Ask HN: Why does Google 404 serve invalid HTML? - philip1209
e.x. http:&#x2F;&#x2F;google.com&#x2F;notfound<p>The &quot;html&quot; tag is not closed. &quot;body&quot; does not exist. CSS refers to elements that do not exist.<p>Are they minifying to the extreme and relying on the browser to add &lt;body&gt; and close the HTML?
======
zephyr39
The Google Style Guide[0] for HTML recommends omitting all optional tags. That
includes <html>, <head>, <body>, <p> and <li>.

[0]
[https://google.github.io/styleguide/htmlcssguide.xml#Optiona...](https://google.github.io/styleguide/htmlcssguide.xml#Optional_Tags)

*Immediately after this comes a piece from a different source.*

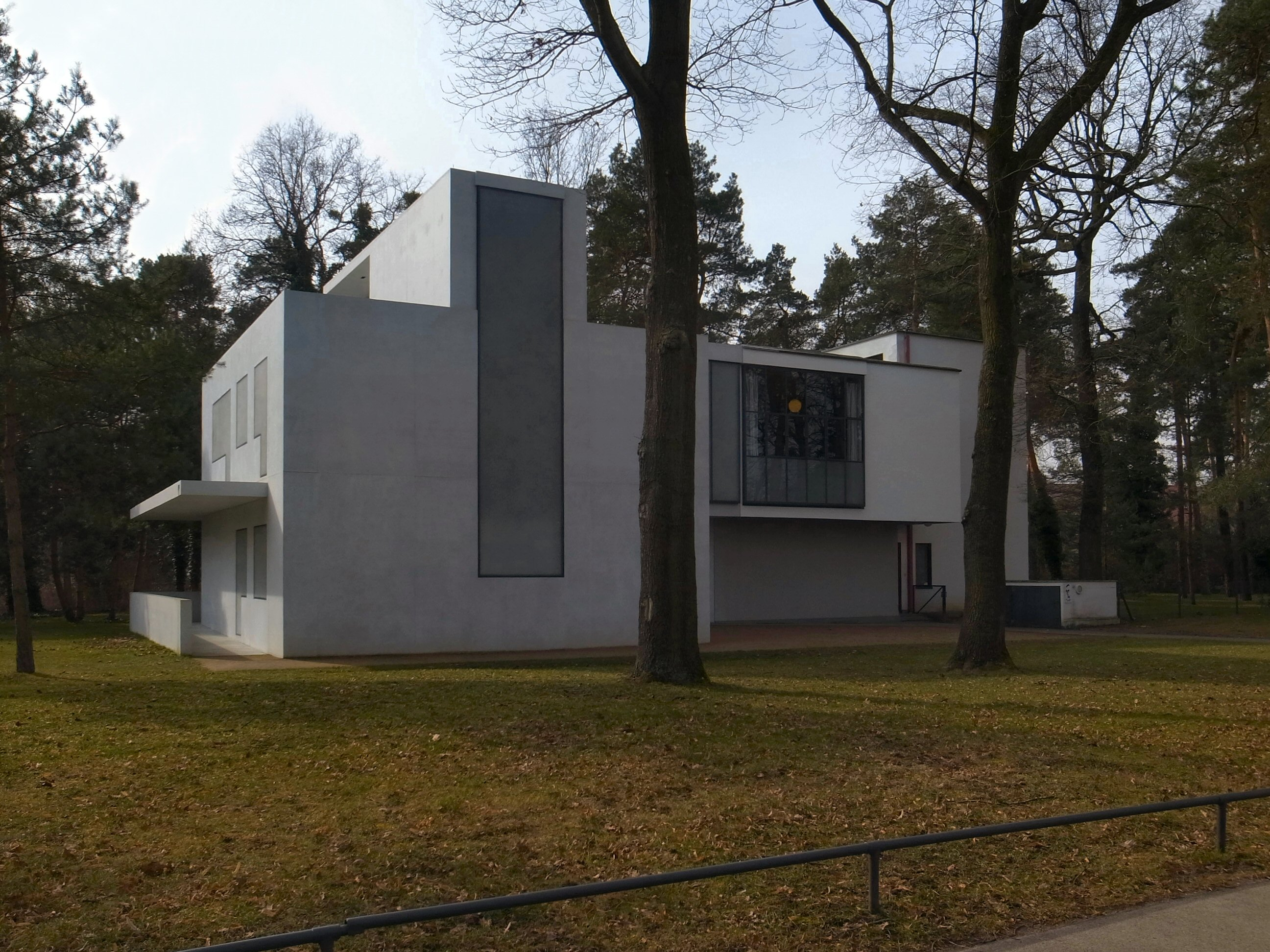 Dessau Meisterhaussiedlung. Haus Moholy-Nagy/Feininger. (Links das 2012-2014 rekonstruiertes Meisterhaus Moholy-Nagy)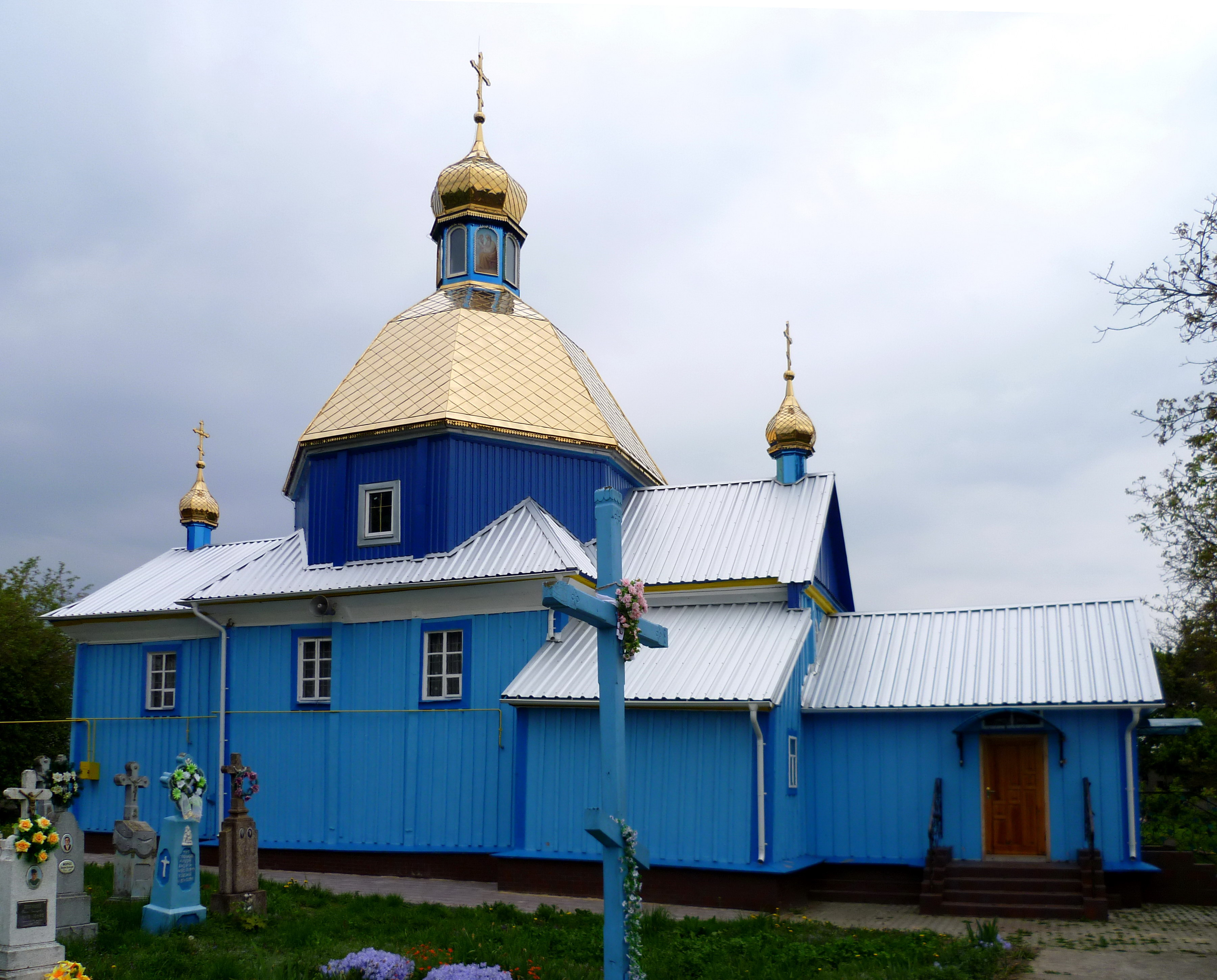 Аннозачатіївська церква (XVII ст.) - вигляд з півночі - в с.Підбереззя Горохівського району Волинської області України

 _For file size optimization and scannability purposes, consider omitting
optional tags. The HTML5 specification defines what tags can be omitted._

 _(This approach may require a grace period to be established as a wider
guideline as it’s significantly different from what web developers are
typically taught. For consistency and simplicity reasons it’s best served
omitting all optional tags, not just a selection.)_

    
    
      <!-- Not recommended -->
      <!DOCTYPE html>
      <html>
        <head>
          <title>Spending money, spending bytes</title>
        </head>
        <body>
          <p>Sic.</p>
        </body>
      </html>
    
      <!-- Recommended -->
      <!DOCTYPE html>
      <title>Saving money, saving bytes</title>
      <p>Qed.

------
xydac
That's interesting to know. A Body css without a <body> tag..!!